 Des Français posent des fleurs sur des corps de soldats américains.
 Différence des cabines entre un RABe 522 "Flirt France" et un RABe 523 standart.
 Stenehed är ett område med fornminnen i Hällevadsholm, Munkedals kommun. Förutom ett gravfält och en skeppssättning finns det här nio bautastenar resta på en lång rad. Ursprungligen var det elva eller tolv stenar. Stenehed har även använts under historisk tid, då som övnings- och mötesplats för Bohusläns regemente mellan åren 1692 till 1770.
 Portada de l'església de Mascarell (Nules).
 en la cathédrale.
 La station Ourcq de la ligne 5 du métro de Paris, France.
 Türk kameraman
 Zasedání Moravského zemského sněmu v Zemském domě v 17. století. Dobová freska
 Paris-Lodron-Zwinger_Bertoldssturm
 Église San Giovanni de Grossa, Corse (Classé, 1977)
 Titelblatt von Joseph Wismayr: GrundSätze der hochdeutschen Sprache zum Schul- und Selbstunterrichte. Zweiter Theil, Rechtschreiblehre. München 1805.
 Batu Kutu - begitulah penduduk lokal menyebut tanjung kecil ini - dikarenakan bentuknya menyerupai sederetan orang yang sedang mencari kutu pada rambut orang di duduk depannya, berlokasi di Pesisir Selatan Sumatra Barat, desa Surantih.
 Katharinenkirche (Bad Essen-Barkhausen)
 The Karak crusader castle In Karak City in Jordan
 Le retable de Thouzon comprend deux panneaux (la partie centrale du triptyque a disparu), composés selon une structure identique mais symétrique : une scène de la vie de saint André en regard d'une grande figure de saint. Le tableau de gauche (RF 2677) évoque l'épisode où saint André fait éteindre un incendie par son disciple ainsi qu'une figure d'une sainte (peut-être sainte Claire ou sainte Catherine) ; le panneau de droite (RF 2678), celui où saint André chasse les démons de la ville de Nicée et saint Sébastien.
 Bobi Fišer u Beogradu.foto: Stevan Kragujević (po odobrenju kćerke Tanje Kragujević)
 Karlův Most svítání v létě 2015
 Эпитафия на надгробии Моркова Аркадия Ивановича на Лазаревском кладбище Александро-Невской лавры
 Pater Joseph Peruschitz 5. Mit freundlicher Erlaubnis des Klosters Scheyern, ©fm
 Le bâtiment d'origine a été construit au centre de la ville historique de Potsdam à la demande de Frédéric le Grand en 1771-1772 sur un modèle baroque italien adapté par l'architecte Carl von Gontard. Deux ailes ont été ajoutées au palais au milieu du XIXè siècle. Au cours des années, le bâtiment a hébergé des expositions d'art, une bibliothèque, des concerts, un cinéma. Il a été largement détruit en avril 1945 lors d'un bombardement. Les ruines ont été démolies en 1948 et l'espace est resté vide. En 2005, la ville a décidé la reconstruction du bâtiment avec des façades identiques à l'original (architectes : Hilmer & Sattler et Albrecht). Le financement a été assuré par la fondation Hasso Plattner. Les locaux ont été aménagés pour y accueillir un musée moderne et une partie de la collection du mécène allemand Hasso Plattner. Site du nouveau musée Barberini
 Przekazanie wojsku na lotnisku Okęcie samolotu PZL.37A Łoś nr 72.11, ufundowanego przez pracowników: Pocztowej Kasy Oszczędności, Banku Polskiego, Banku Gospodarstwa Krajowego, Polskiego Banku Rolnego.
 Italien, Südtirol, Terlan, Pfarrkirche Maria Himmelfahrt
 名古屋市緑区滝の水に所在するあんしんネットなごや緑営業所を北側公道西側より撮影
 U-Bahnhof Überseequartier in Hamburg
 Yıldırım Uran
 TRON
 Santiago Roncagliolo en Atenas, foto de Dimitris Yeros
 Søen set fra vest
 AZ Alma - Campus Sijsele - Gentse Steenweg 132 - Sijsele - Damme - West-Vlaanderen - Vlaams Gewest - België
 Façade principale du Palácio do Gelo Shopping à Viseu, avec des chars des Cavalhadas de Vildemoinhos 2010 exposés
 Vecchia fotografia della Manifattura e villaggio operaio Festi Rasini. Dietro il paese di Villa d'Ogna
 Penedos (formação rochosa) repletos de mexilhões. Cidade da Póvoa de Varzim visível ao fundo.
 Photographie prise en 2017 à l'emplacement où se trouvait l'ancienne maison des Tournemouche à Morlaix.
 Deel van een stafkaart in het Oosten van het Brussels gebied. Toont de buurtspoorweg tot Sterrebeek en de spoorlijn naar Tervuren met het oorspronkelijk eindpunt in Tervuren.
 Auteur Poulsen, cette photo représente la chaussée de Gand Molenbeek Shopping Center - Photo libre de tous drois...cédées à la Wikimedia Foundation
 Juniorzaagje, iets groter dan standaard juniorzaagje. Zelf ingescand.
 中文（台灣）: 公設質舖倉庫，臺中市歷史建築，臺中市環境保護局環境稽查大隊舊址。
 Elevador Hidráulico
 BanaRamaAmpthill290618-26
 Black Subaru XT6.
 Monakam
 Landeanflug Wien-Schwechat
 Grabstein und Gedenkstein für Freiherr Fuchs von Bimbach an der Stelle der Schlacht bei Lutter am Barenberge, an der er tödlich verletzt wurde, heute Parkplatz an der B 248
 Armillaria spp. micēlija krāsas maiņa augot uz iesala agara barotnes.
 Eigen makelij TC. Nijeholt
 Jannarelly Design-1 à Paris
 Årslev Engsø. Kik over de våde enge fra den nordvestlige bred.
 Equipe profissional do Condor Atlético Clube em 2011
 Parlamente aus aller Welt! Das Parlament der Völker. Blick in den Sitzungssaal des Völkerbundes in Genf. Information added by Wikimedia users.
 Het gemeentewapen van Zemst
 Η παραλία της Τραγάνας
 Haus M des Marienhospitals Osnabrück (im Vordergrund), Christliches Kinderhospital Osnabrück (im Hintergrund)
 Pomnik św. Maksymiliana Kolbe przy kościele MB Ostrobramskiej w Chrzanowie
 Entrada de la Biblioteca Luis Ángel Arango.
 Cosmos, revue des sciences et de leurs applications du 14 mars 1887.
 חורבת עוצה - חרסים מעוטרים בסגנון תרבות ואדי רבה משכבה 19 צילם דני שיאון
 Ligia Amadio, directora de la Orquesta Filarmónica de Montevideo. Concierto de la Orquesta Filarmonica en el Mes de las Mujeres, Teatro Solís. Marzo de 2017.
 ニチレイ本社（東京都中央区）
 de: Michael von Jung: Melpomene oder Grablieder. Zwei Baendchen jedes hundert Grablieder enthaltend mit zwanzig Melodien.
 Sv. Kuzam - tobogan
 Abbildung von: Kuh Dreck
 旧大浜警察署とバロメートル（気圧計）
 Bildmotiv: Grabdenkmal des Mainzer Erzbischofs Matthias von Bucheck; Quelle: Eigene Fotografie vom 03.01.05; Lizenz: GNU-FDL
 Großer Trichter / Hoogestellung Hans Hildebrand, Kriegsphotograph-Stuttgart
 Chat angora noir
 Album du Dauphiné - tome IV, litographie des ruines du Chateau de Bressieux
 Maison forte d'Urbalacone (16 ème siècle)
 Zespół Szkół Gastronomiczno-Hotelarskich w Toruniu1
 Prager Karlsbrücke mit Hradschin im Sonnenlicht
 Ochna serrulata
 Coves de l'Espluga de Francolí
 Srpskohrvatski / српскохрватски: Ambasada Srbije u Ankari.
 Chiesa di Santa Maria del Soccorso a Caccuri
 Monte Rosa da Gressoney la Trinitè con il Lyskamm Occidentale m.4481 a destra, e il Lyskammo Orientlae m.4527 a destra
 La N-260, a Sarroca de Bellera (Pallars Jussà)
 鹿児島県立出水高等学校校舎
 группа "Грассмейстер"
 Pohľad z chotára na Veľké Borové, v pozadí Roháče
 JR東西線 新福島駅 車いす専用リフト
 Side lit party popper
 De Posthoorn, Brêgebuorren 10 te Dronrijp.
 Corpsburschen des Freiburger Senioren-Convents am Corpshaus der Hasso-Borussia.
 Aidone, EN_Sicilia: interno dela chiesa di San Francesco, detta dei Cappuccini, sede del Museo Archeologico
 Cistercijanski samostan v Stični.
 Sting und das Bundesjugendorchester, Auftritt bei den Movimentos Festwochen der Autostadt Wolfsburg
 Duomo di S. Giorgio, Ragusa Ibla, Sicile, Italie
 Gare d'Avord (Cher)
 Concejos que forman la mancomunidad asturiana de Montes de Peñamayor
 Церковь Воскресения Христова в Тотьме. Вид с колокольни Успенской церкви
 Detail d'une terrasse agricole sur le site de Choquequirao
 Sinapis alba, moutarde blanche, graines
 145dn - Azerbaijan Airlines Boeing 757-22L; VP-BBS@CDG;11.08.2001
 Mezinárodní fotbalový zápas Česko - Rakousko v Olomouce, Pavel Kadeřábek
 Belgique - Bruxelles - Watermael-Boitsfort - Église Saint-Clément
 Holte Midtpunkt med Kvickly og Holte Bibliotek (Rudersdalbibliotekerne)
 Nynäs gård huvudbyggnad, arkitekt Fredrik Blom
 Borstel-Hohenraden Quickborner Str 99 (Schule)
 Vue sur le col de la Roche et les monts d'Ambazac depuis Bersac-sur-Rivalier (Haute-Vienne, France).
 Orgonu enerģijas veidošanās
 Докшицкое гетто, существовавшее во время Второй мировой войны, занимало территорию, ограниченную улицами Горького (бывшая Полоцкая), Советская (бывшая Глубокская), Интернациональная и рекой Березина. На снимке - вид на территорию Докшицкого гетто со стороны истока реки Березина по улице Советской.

········

■ Your goal
In the listing above, locate the line containing "Juniorzaagje, iets groter" and the line containing "Chat angora noir". Extract those two lines and every line between them, exactly as written, and only those.

■ Reply to the task
 Juniorzaagje, iets groter dan standaard juniorzaagje. Zelf ingescand.
 中文（台灣）: 公設質舖倉庫，臺中市歷史建築，臺中市環境保護局環境稽查大隊舊址。
 Elevador Hidráulico
 BanaRamaAmpthill290618-26
 Black Subaru XT6.
 Monakam
 Landeanflug Wien-Schwechat
 Grabstein und Gedenkstein für Freiherr Fuchs von Bimbach an der Stelle der Schlacht bei Lutter am Barenberge, an der er tödlich verletzt wurde, heute Parkplatz an der B 248
 Armillaria spp. micēlija krāsas maiņa augot uz iesala agara barotnes.
 Eigen makelij TC. Nijeholt
 Jannarelly Design-1 à Paris
 Årslev Engsø. Kik over de våde enge fra den nordvestlige bred.
 Equipe profissional do Condor Atlético Clube em 2011
 Parlamente aus aller Welt! Das Parlament der Völker. Blick in den Sitzungssaal des Völkerbundes in Genf. Information added by Wikimedia users.
 Het gemeentewapen van Zemst
 Η παραλία της Τραγάνας
 Haus M des Marienhospitals Osnabrück (im Vordergrund), Christliches Kinderhospital Osnabrück (im Hintergrund)
 Pomnik św. Maksymiliana Kolbe przy kościele MB Ostrobramskiej w Chrzanowie
 Entrada de la Biblioteca Luis Ángel Arango.
 Cosmos, revue des sciences et de leurs applications du 14 mars 1887.
 חורבת עוצה - חרסים מעוטרים בסגנון תרבות ואדי רבה משכבה 19 צילם דני שיאון
 Ligia Amadio, directora de la Orquesta Filarmónica de Montevideo. Concierto de la Orquesta Filarmonica en el Mes de las Mujeres, Teatro Solís. Marzo de 2017.
 ニチレイ本社（東京都中央区）
 de: Michael von Jung: Melpomene oder Grablieder. Zwei Baendchen jedes hundert Grablieder enthaltend mit zwanzig Melodien.
 Sv. Kuzam - tobogan
 Abbildung von: Kuh Dreck
 旧大浜警察署とバロメートル（気圧計）
 Bildmotiv: Grabdenkmal des Mainzer Erzbischofs Matthias von Bucheck; Quelle: Eigene Fotografie vom 03.01.05; Lizenz: GNU-FDL
 Großer Trichter / Hoogestellung Hans Hildebrand, Kriegsphotograph-Stuttgart
 Chat angora noir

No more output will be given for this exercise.